A 1999 graduate of Holy Spirit who hails from Ventnor, Callaghan was most recently an assistant coach for the U.S. Men’s National Team. He served briefly as the USMNT’s interim head coach before Gregg Berhalter was rehired. Callaghan will officially join Nashville SC on July 22.
He has been with the USMNT since 2019, starting as a strategy analyst before being promoted to assistant coach that same year.
In his brief stint as interim head coach of the USMNT, Callaghan guided the team to the 2023 Concacaf Nations League championship and the semifinal round of the Gold Cup before returning as an assistant after Berhalter was rehired.
Before joining the USMNT, he spent seven seasons in his first stint in MLS, working with the Philadelphia Union. Callaghan began as an academy coach, but in the middle of 2014 he served as an assistant coach for the first team under veteran Jim Curtin.

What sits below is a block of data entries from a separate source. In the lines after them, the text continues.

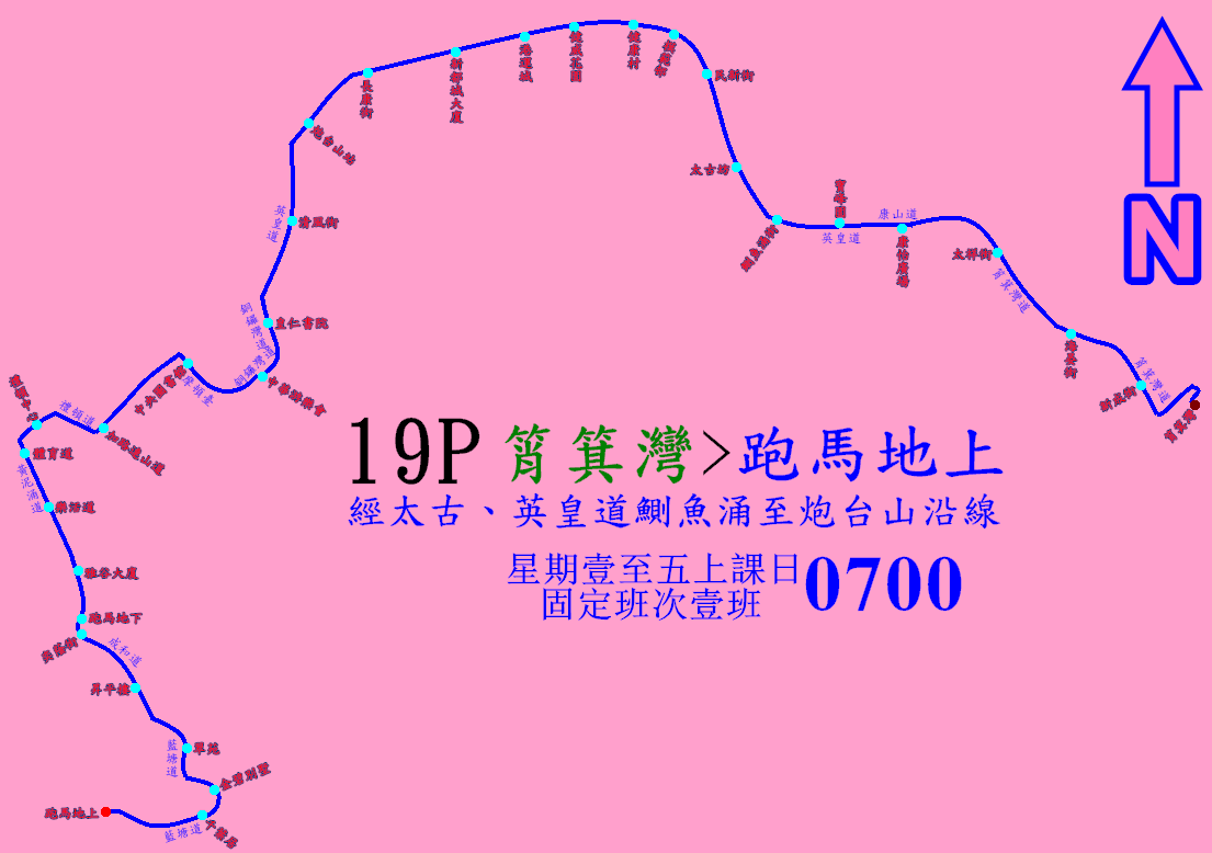 中文（香港）: 城巴19P線的走線圖
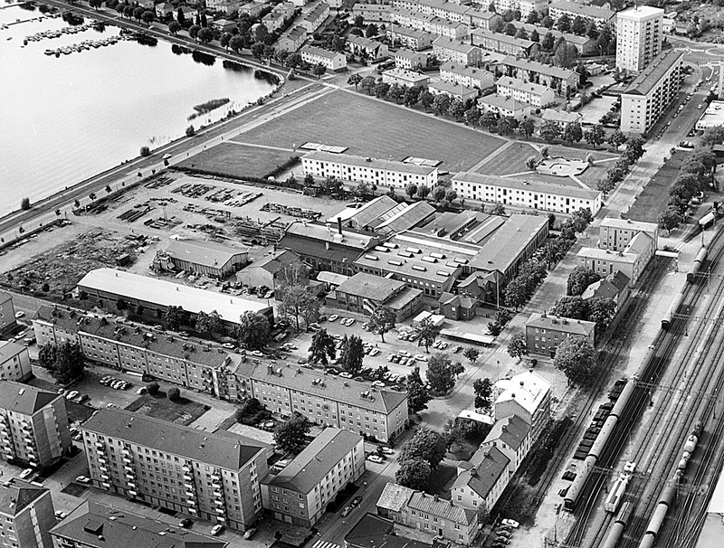 Flygfoto över Wenbergs mekaniska verkstad med omnejd
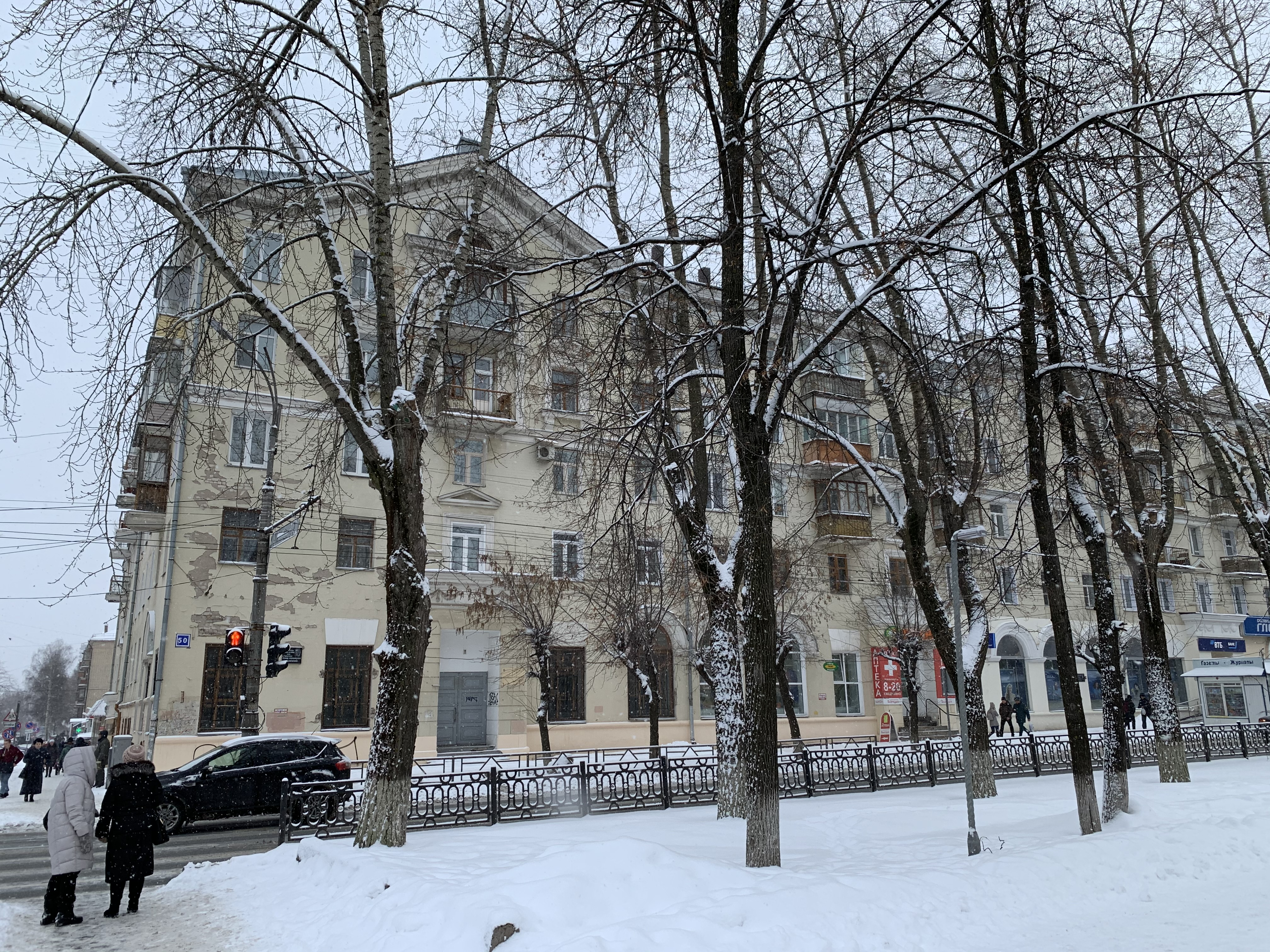 Город Киров. Дом №50 по Октябрьскому проспекту, где жил писатель Леонид Дьяконов
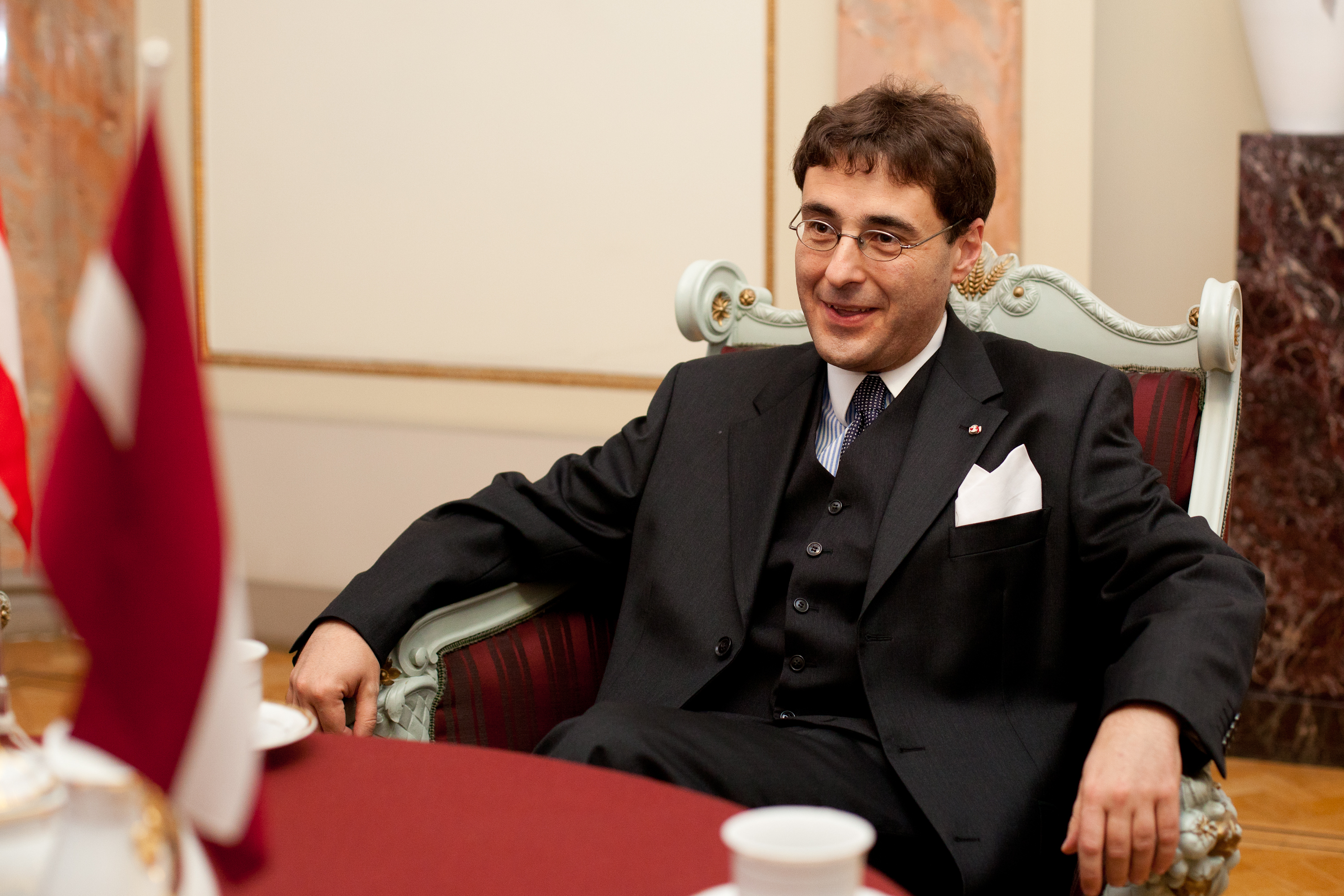 Austrijas ārkārtējais un pilnvarotais vēstnieks Latvijā Dr. Štefans Pēringers

Among his other coaching jobs were at St. Joseph’s University and Villanova, both as a women’s assistant coach. He was also an assistant men’s coach for Villanova as well.
Before that he also coached at the club soccer level.
Callaghan, 43, is a graduate of Ursinus, where he played from 1999-2002. He was a keeper who finished his career with 250 saves. That total was fourth in school history when he graduated and is now sixth.
During his time at Ursinus, Callaghan shared the goalkeeping duties with another South Jersey product, Tim McDonald, a graduate of Haddon Heights, who recently was named the new basketball coach at Heights.
Callaghan’s first college coaching job came in 2003 as an assistant for the men’s team at Ursinus.
Coaching is in the family for Callaghan. He is the grandson of long-time Villanova men’s basketball coach Jack Kraft, who guided the Wildcats from 1961-73. Kraft earned 238 wins and a .715 winning percentage. Kraft’s team in 1970-71, lost to UCLA in the NCAA championship game.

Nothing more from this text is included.